Dott.ssa Silvia Michelini
La cosa che più mi ha colpita è la frase”nonn hanno acquisito la consapevolezza della permanenza dell’oggetto ” tanto da fargli dimenticare che l’altro esiste fuori da se!
😀
Tutto vero dottoressa. Riesco a provare solo compassione per loro e consapevolezza che non ” sentono” ciò che sentiamo noi.
A volte sento sfumature in me di narcisismo e costantemente mi chiedo se anch’io potrei acer creato dei danni….ma non ho traumi o sento complessi tali da fare male sopratutto ad una persona narcisa con cui ancora oggi lotto (tra me e me).
Vedo moltissime cose di lei e ho l’anima a pezzi per non poter fare più nulla per aiutarla. Ho dovuto fermare il tutto ma lei 48 e la nuova fonte 60 e temo che l’uno si appoggi all’altro….dunque forse è felice. Che brutta esperienza…con una persona idealizzata per 30 anni ma che tanto avrei voluto per sempre nella mia vita e nelle altre
Salve dottoressa, lei è stata l’unica che mi ha fatto comprendere bene il funzionamento e le motivazioni di certe dinamiche di comportamento della mia partner che da 5 anni a questa parte cercavo di approfondire in tutti i modi ma non avendo gli elementi necessari c’era sempre qualche dubbio, anche su me stesso!
Con questo articolo molto esplicativo sono riuscito a mettere insieme alcuni pezzi mancanti del puzzle e ad avere conferma definitiva.
Ora mi tornano parecchie cose, comportamenti anomali che addirittura a volte credevo la rendessero una donna unica e speciale…
È assurdo pensare come un uomo affermato e forte (almeno credevo di esserlo sempre stato) possa ridursi ad uno straccio, mentalmente e fisicamente, ho rischiato davvero molto per via dello stress.
Sono 5 anni che leggo sul web cercando di capire…
Stavolta sono deciso ad uscirne, ne sono convinto, penso di aver capito veramente chi è (o che cosa è), una narcisista/borderline!

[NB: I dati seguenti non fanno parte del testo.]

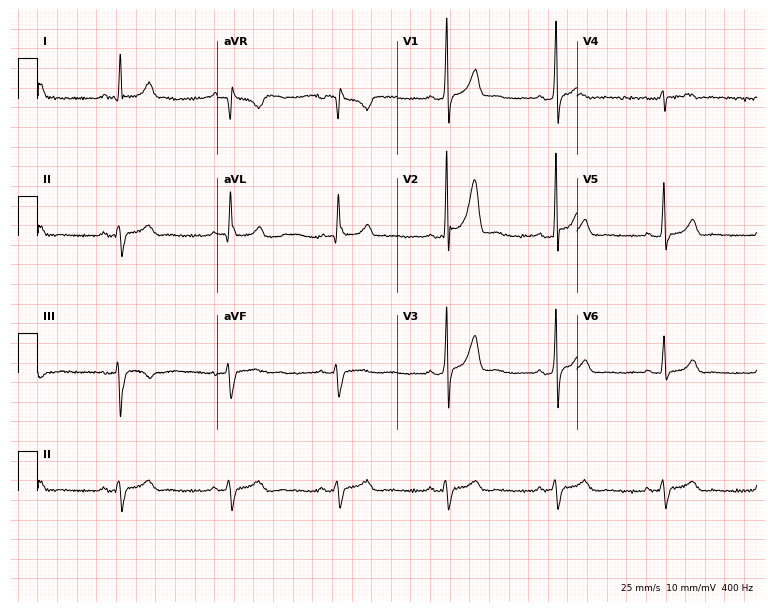
ECG (7.3-second recording at 400 Hz) — a 57-year-old male patient. Screened for six findings — first-degree AV block, right bundle branch block, left bundle branch block, sinus bradycardia, atrial fibrillation, sinus tachycardia — none is recorded.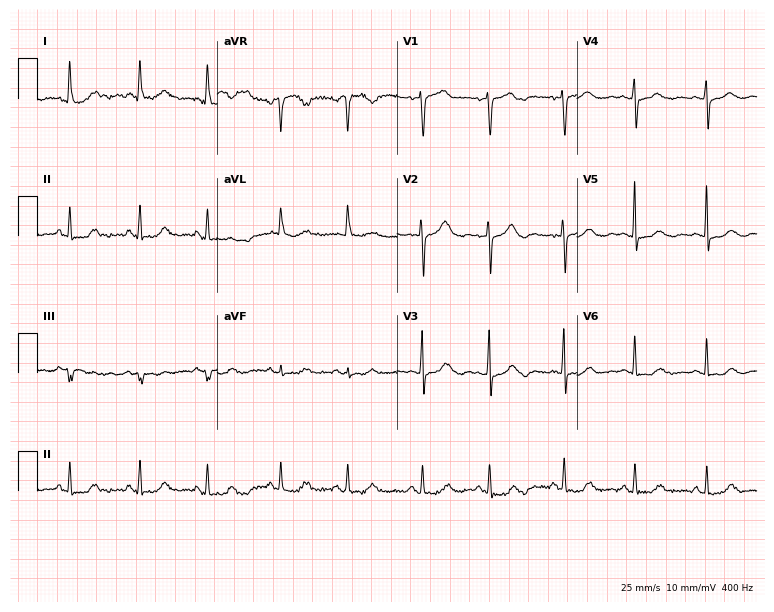
12-lead ECG from a 70-year-old female patient. Recorded interpretation: within normal limits.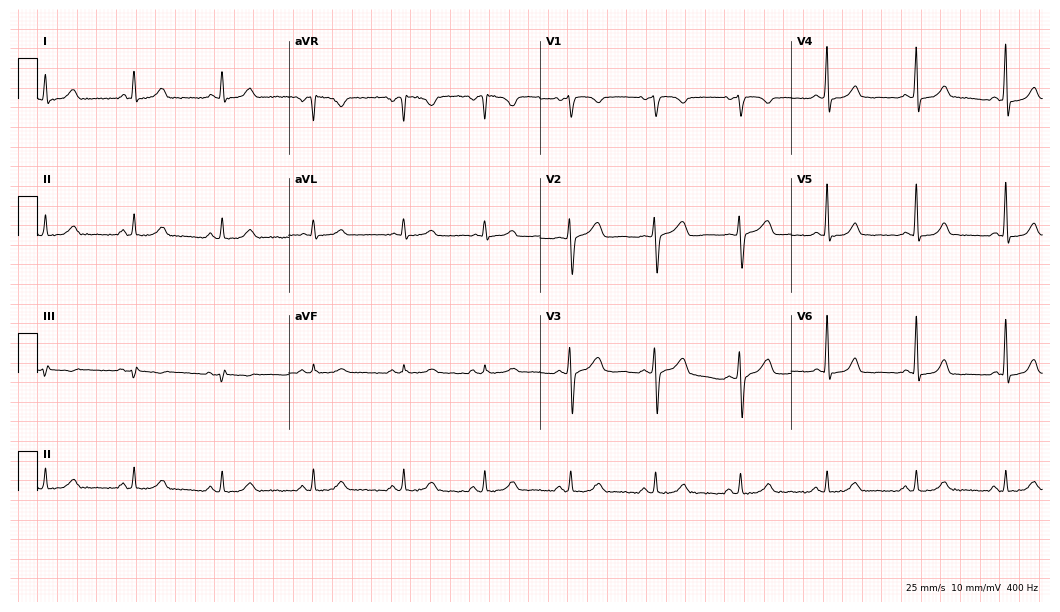
Resting 12-lead electrocardiogram (10.2-second recording at 400 Hz). Patient: a woman, 45 years old. Read as a normal ECG.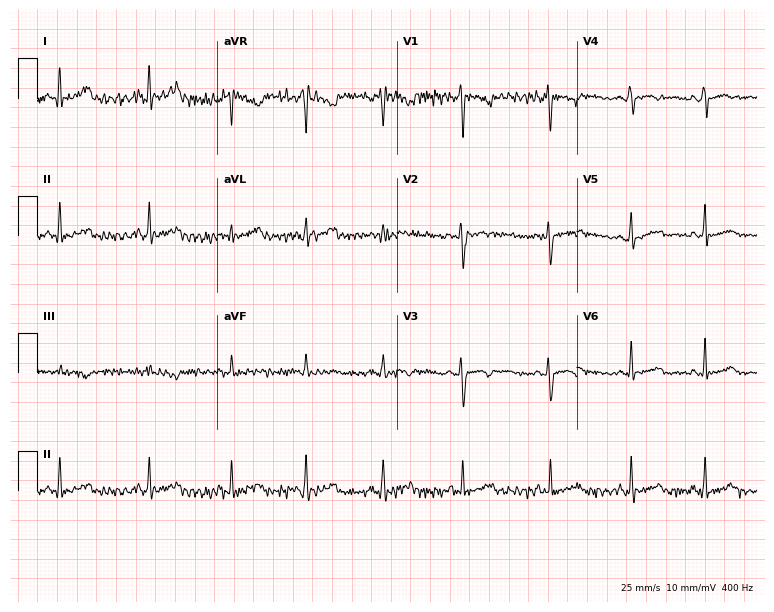
Standard 12-lead ECG recorded from a woman, 37 years old (7.3-second recording at 400 Hz). None of these six findings is recorded: first-degree AV block, right bundle branch block, left bundle branch block, sinus bradycardia, atrial fibrillation, sinus tachycardia.

Mi è stato anche molto utile l’esempio delle mele e il video con Alberto Sordi credevo di essere stato l’unico a sperimentare certe dinamiche, delle quali non mi è mai capitato di leggere e credevo fosse solo il suo carattere… Assurdo!
Grazie! Ho la sensazione che sarò salvo.
grazie a te!
Salve ho avuto a che fare per 4 mesi con un uomo che mi ha fatto vivere un esperienza da montagne russe…. bellissimo… bruttissimo….e via così…promesse fatte e distrutte il giorno dopo… punizioni senza motivo …un incubo.
Stessa identica esperienza. Fortunatamente stavo cosi male ( ansia, mal di stomaco, sensazione di vuoto) che ho dovuto mollare dopo 3 mesi. Capire che si trattasse di un narcisista covert era il tassello che mancava per capirei il suo comportamento a dir poco anomalo. E finalmente ho chiuso il cerchio e da allora ho tagliato tutti i rapporti.
Buongiorno, vorrei avere uno scambio di informazioni attraverso questo sito, come posso fare?
Ti voglio bene solo leggendo il commento
Dopo 25 anni insieme e un figlio di 15 ,annoitrascorsi a parlare davanti a calice di vino ,a fare progetti,a fare rinunce del mio tempo per questo uomo che mi adorava ma si prendeva tutti i suoi spazi dall’oggi al domani si è trasformato un una belva impazzita….mi ha accusara di essere troppo poco egoista,troppo empatica ,di aver voluto una famiglia e di avergli fatti fare un figlio a 40 anni che non voleva,di saere da 20 che non sono la persina giusta x lui.A Mio figlio è venuta una depressione che stiamo affrontando il padre lo saprà oggi perché suo figlio che vede 1 volta o meno a settimana si mette una mascera e finge che vada tutto bene….Cosa può aver scatenato tanta rabbia….gratuita oggi ma Mai una sola volta nei 25 anni precedenti?
Sono un’appassionata di psicologia leggo molto studio molto, ma i suoi articoli mamma mia, entrano dritti nella mia testa senza dovermi soffermare a leggere una seconda volta. Ho avuto un’esperienza traumatica con un narcisista, l’ho amato molto o forse amavo ciò che di illusorio mi ha dato. E’ anche vero però, che ho percepito da subito che qualcosa non andava che non era funzionale al rapporto, ma ci ho voluto credere ugualmente. E’ durata nove mesi, come una vera e propria gestazione, ma non ce la facevo più mi sentivo provata, spesso la sensazione di essere sbagliata e non avevo pace, pensavo di sbagliare ogni approccio bonario pur di mediare. L’ho lasciato, ma in realtà penso che si sia fatto scartare lui. Mi sono anche chiesta se non fosse il caso di entrare in merito a qualche mia memoria interna inconsapevole, tanto da attirare una persona simile. Mi chiedevo come mai fosse così difficile con lui, visto che ho avuto due relazioni sane e durature prima e mai mai mai litigato così tanto, mai subito silenzi punitivi vessazioni giudizi distruttivi offese, giramenti di frittate, e non solo di frittate… Poi ho capito che qui era patologica la questione, ho superato solo perchè ho basi solide nella mia formazione professionale e perchè ho rispetto per la vita in quanto tale , ma lei sa bene quanto si sta sta male prima di arrivare all’accettazione. E’ stato un po’ come rielaborare il lutto e le sue cinque fasi. Un po’ mi dispiace per la sofferenza onnipresente che provano queste persone, ma non è affar mio e lascio andare per il mio bene. Grazie Dottoressa, grazie per i suoi articoli!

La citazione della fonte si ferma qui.